Immunological control of tumor progression requires the activation and expansion of tumor-specific cytotoxic T lymphocytes (CTL) followed by an efficient effector phase in the tumor lesion. To mimic in vivo dynamics of CTL effector function we established a 3D collagen matrix based assay to observe CTL effector function in real time, including active migration, sequential interactions with and serial killing of target cells. Individual CTL-target cell contacts were variable in duration (min to hours) and kinetics (stable to dynamic), comprised a median lag-phase of 90 min until apoptosis of the target cell, and were followed by CTL detachment and sequential killing of multiple target cells (up to 11/24 h). Using this model, local factors present in the tumor microenvironment were identified that interfere with or enhance the anti-tumor CTL response and serial killing. CXCL12, a chemokine with pro-migratory effects on CTL and known to be upregulated in most tumors, enhanced CTL migration, shortened interaction times with target cells and reduced the killing efficiency on a per-contact-basis which lead to near-complete abrogation of target cell killing at low CTL to target cell ratio. This effect was reversed by a CXCR4 antagonist, suggesting that enhancing serial killing by targeting the CXCR4/CXCL12 axis may improve anti-tumor immunotherapy.

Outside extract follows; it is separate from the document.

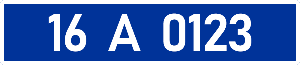 نمونه پلاک ترکیه

Pro-migratory signals mediated by the tumor microenvironment further contribute to cancer invasion and metastasis. We investigated in vivo tumor cell invasion principles, potential guidance structures, the molecular mechanisms invasion, and the response of different tumor niches to anti-cancer therapy. Intravital fluorescence and multiphoton microscopy was used to study HT-1080 fibrosarcoma xenografts implanted into the dorsal skin-fold chamber on nude mice. After initial growth, tumors developed zones of invasive growth consisting of multicellular collective invasion strands that retained cellcell contact and the ability to proliferate while invading at velocities of up to 200 μm/day. This invasion occurred in a directed manner along blood/lymph vessels and muscle strands of the deep dermis. Therapeutic irradiation induced complete regression of the tumor main mass yet failed to eradicate perivascular invasion strands. Using knockdown and/or antibody-based treatment against β1/β3 integrins but not interference with EGFR prompted significant radiosensitization of both, tumor main mass as well as invasion strands implicating integrin-mediated adhesion and/or anti-apoptotic signaling (anoikis) in radioresistance. In conclusion, collective invasion not only supports fast angiotropic invasion but maintains an integrin-dependent survival niche.
Thus, visualizing cell kinetics in 3D in vitro and in vivo models provides novel cellular and molecular mechanisms of CTL-mediated immune defense and cancer invasion, and the role of the local tumor microenvironment therein.